As police chief, Savoeun has made many overtures with the apparent goal of making Cambodia more secure. In March 2015 he took steps to deal with "foreign mafia" in Sihanoukville, which included replacing the Sihanoukville Province police chief, in response to increasing violence among high-profile Russian businessmen in the area. Also in March, Savoeun threatened to fire police officials for not acting to stop a series of brazen armed robberies of jewelry stores and tourists around the nation. Savoeun called a high-level meeting in September in which he announced plans to crack down on human trafficking, a nationwide problem in Cambodia. During an internal promotion ceremony in October 2015, Savoeun scolded police at all levels, saying they need to work better with citizens and "behave better" in general if they expect to be promoted.

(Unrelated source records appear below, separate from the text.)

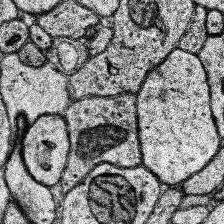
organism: Human
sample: Temporal Lobe
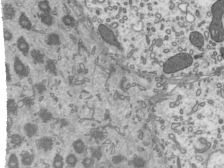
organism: Mouse
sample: Mouse epididymis efferent ductule cilia
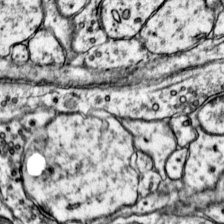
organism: Mouse
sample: Primary visual cortex
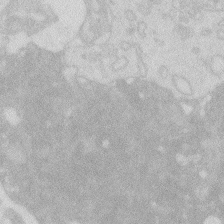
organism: Zebrafish
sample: Macrophage
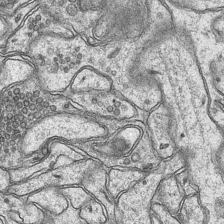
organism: Mouse
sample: CA1 Hippocampus
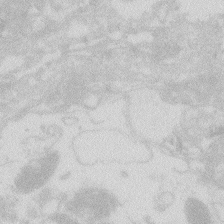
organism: Zebrafish
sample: Macrophage
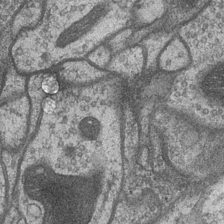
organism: Drosophila
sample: Optic medulla
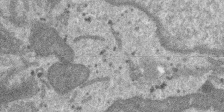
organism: Human
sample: Lung epithelial cells infected with SARS-CoV-2
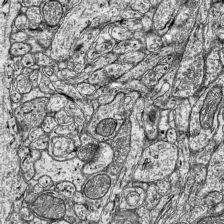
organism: Mouse
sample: Visual Cortex
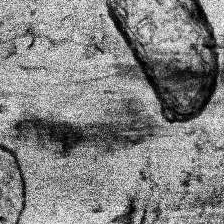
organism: Human
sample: Temporal Lobe
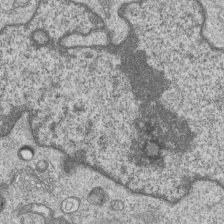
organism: Human
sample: MDA-MB-231 cells
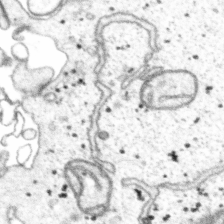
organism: Human
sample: HeLa cells
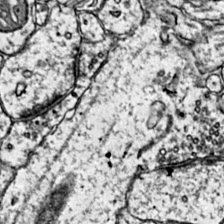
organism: Mouse
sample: Primary visual cortex
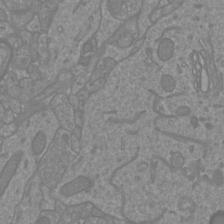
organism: Mouse
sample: Cortical neurons
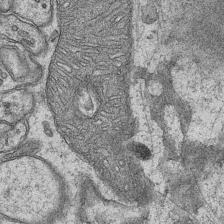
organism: Mouse
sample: CA1 Hippocampus
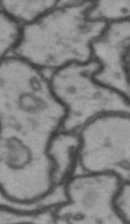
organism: Drosophila
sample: Brain
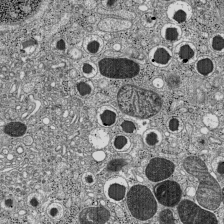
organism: C57BL Mouse
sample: Pancreatic islet
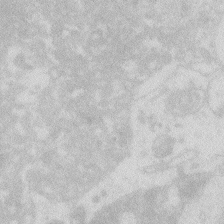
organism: Zebrafish
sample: Macrophage
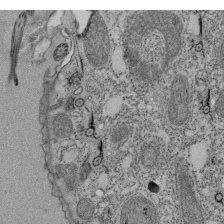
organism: Tetrahymena
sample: Cilia in tetrahymena
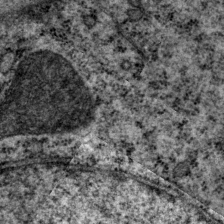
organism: P. pacificus
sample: Pharynx
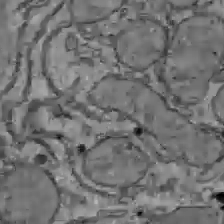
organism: C57BL Mouse
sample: Liver
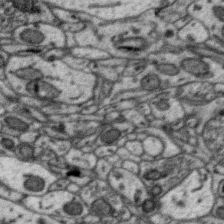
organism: Zebra finch
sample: Brain
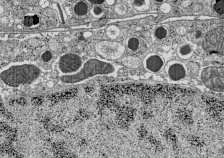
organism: C57BL Mouse
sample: Pancreatic islet
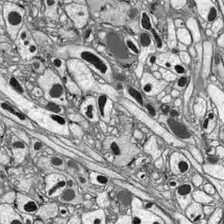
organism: Drosophila
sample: Optic lobe
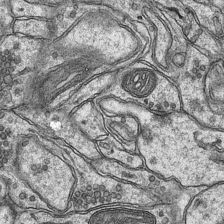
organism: Mouse
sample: CA1 Hippocampus
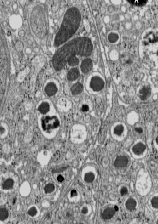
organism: C57BL Mouse
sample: Pancreatic islet
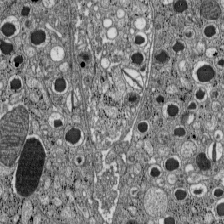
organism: C57BL Mouse
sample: Pancreatic islet

Despite such high-profile efforts, however, the National Police force, and Savoeun in particular, are still used as tools of the CPP. Hun Sen and the CPP regularly use uniformed military and police leaders, including General Savoeun to campaign during elections. In August 2015 Hun Sen tasked Savoeun with arresting Teav Vannol, an outspoken senator of the opposition party for comments he made regarding Hun Sen's allegedly pro-Vietnamese interpretations of Cambodian-Vietnamese treaties. In 2010, Hun Sen sent Savoeun on a personal mission to track down the Prime Minister's nephew who had abandoned his wife. In October, after Savoeun's police ignored the calls of Kem Sokha's wife for help when her house was surrounded and pelted by rocks for six hours by a pro-CPP mob, Hun Sen announced that Savoeun would not accept being replaced if the CNRP won the next elections.

== Personal life ==
Savoeun is married to Hun Kimleng, the niece of Hun Sen, and has three daughters. Kimleng obtained Cypriot citizenship in November 2017, and the family's wealth and foreign passports have courted significant scrutiny. In 2017, the United States Department of State banned Savoeun and his immediate family members from traveling into the United States for "undermining democracy."